LES VOILES DE SAINT-TROPEZ

Pure Saint-Tropez

UNE 19E ÉDITION DANS LE SILLAGE DE L’HISTOIRE

Texte : Yan Harcourt – Photos : Marc de Delley

A cheval entre tradition et modernité, l’histoire des Voiles de Saint-Tropez franchit les portes de l’histoire maritime en entrant au musée de la Citadelle. Inauguré en 2013 à l’initiative de la municipalité pour « aller à l’inverse des idées reçues » – notamment celles qui laissent à penser que Saint-Tropez, qui fut le troisième port français au XVIIIe siècle, n’est qu’un charmant petit port de pêche-, le musée de la Citadelle inaugure en cette année 2017 un espace plaisance et régate. Et pour marquer cette ouverture, deux maquettes y seront accueillies : celles d’Ikra et de Pride, les deux bateaux à l’origine de la Nioulargue, la course fondatrice des Voiles de Saint-Tropez. Déjà précurseur de la rencontre d’un bateau classique avec un bateau moderne, l’affrontement de départ est aujourd’hui commémoré par près de 300 des plus beaux bateaux au monde, chaque année en fin de saison estivale, dans le golfe de Saint-Tropez.

DES BATEAUX ET DES HOMMES
Si la mythologie de l’America’s Cup est fondée sur l’idée « qu’il n’y a pas de second », celle de la Nioulargue est passée à la postérité avec une étonnante absence de vainqueur. Quand la mémoire collective a bien retenu le défi de marin lancé entre le 12 m JI en bois de 1964 Ikra et l’équipage affuté du Swan 44 Pride sorti de chantier pratiquement 10 ans plus tard, grâce à la complicité de Patrice de Colmont en 1981, personne ne cherche vraiment à savoir qui l’a emporté. Tout juste a-t-on retenu que le parcours, entamé par le travers de la Tour du Portalet, comportait un passage à la bouée de la Nioulargue, ce haut fond situé en face de la baie de Pampelonne, ainsi nommé « nid du large » en provençal en raison des nombreux poissons qui viennent y nicher, et se termina par un banquet au Club 55, avant de devenir une compétition mythique qui remplit le port de Saint-Tropez et les alentours depuis plus de 35 ans.

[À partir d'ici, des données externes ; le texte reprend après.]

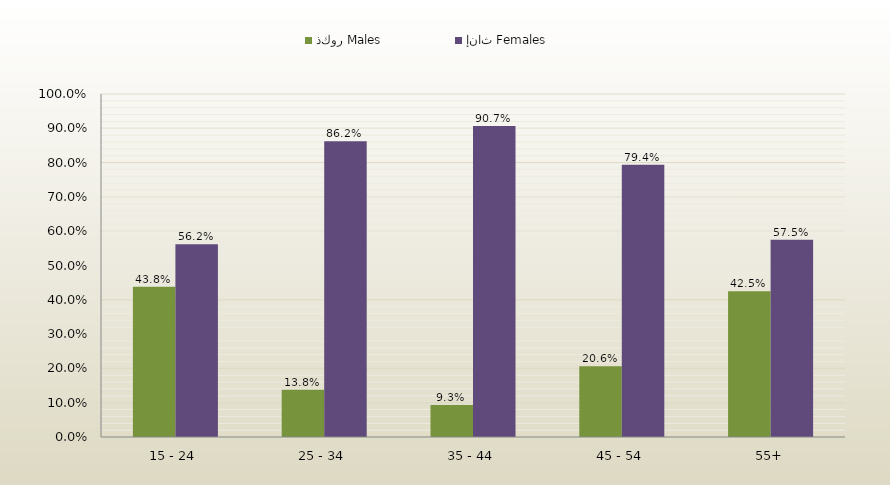
| Category | ذكور Males | إناث Females |
|---|---|---|
| 15 - 24 | 0.438 | 0.562 |
| 25 - 34 | 0.138 | 0.862 |
| 35 - 44 | 0.093 | 0.907 |
| 45 - 54 | 0.206 | 0.794 |
| 55+ | 0.425 | 0.575 |

LE CADEAU DE PATRICE DE COLMONT
Dans son atelier parisien, Yves Gaignet garde un souvenir fort des années Nioulargue « époque enchantée, poétique et drôle où l’on s’amusait beaucoup ». En 2015, le célèbre maquettiste répond donc avec bonheur à l’invitation d’André Beaufils, lui-même ancien de la Nioulargue, actuel président de la Société Nautique de Saint-Tropez, de venir exposer son travail pendant les Voiles. « Je décide alors de présenter côte à côte, enfin réunis sur une même ligne d’arrivée, une maquette de Pride et d’Ikra ». Le contraste est saisissant. Non seulement la couleur de leurs coques – l’une noire, celle du Swan et l’autre blanche, celle du 12 m JI – oppose les deux bateaux, mais leur conception même incarne une formidable évolution dans l’art de la régate. Représentés à la même échelle de 1/28e, à la même hauteur de flottaison, la comparaison est vraiment instructive : alors que le bateau moderne mesure 13 mètres 40, son rival en fait 21, et lorsque l’on compare les surfaces de voile et le poids, c’est plus du simple au double : 81m2 pour Pride contre 175m2 pour Ikra, et 10 tonnes pour le premier contre… 27 pour le second !  C’est Patrice de Colmont lui-même qui prendra l’initiative d’acquérir les superbes maquettes, et d’en faire cadeau au musée de la Citadelle.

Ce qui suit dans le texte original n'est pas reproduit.